По наущению Библиотекаря Мичман захватывает власть на «Чуде» и призывает остальные корабли присоединиться к восставшим. Никто, однако, этого не делает. Но и император скрежещет зубами: напасть на напичканное ядерным оружием «Чудо» он бессилен – взрыв наверняка уничтожит всю планету.
На «Чуде» меж тем довольно быстро прощаются с мечтами о равенстве и братстве. Для начала возвращают в трюм трюмных. Потом высылают колеблющихся на шлюпках в открытое море (их подбирают на борт «Убийцы», хотят казнить, но, рассудив мудрее, определяют пропагандистами на радио, которое на «Чуде», понятно, глушат), потом начинают расстреливать бывших сподвижников. Расстреливает не сам Мичман, а преданная ему обезьяна Манька. Потом убивают Маньку, а за ней и самого Мичмана и сдаются на милость «Убийце».

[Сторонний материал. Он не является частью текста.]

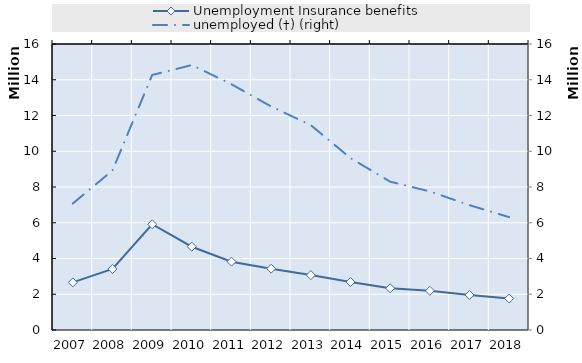
| Category | Unemployment Insurance benefits |
|---|---|
| 2007.0 | 2662016.923 |
| 2008.0 | 3415093.885 |
| 2009.0 | 5915911.885 |
| 2010.0 | 4658634.577 |
| 2011.0 | 3822596.519 |
| 2012.0 | 3429825.038 |
| 2013.0 | 3070866.173 |
| 2014.0 | 2685346.135 |
| 2015.0 | 2337058.577 |
| 2016.0 | 2192513.981 |
| 2017.0 | 1960465 |
| 2018.0 | 1760959 |

Где меж тем родила неизвестно кого обезьяна, а Император, поддавшись на лесть священнослужителей, провозгласивших его богом, милостиво разрешает получеловечеству «плодиться и размножаться».

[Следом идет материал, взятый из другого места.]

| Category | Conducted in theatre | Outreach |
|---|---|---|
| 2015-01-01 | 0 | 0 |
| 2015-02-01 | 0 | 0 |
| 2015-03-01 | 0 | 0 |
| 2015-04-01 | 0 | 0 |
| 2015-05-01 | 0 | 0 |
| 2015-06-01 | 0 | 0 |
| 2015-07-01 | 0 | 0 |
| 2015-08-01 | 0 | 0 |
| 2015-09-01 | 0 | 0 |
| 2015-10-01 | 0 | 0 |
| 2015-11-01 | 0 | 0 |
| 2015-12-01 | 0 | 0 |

На одном из эсминцев давно уже завелся Блаженный, к советам которого, вольно интерпретируя их, прислушиваются. И, истолковав последний его совет, выбрасывают в море все еще остающееся на кораблях оружие. После чего мир возвращается столь же внезапно, как исчез, – по морю снуют яхты, в небе летают птицы и самолетики, а «богу» звонит (связь восстановлена тоже) президент РФ.

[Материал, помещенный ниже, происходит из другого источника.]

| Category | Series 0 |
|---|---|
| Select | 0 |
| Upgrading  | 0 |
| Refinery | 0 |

Упомянутые в начале статьи критики «Армады» (впрочем, весьма благожелательные), упрекая роман в «крусановщине», рассуждают и о фирменной крусановской амбивалентности замысла – на мой взгляд, по недоразумению. Как раз многомерность «Армаде» и не присуща; при всей своей стилистической затейливости она идейно проста как перст. С прошлым принято расставаться смеясь, не правда ли? Даже если это смех сквозь слезы. Другое дело, что (как и положено антиутопии) «Армада», смеясь, расстается не только с прошлым, но и с будущим – с альтернативным будущим, разумеется, но ведь не альтернативного будущего не бывает!
А с Бояшовым, может быть, и впрямь надо в самое ближайшее время свести знакомство. Начав хотя бы с того, что он просто обязан «проставиться». Правда, не с тиража в тысячу экземпляров – такого я не пью, но, может быть, с допечатки?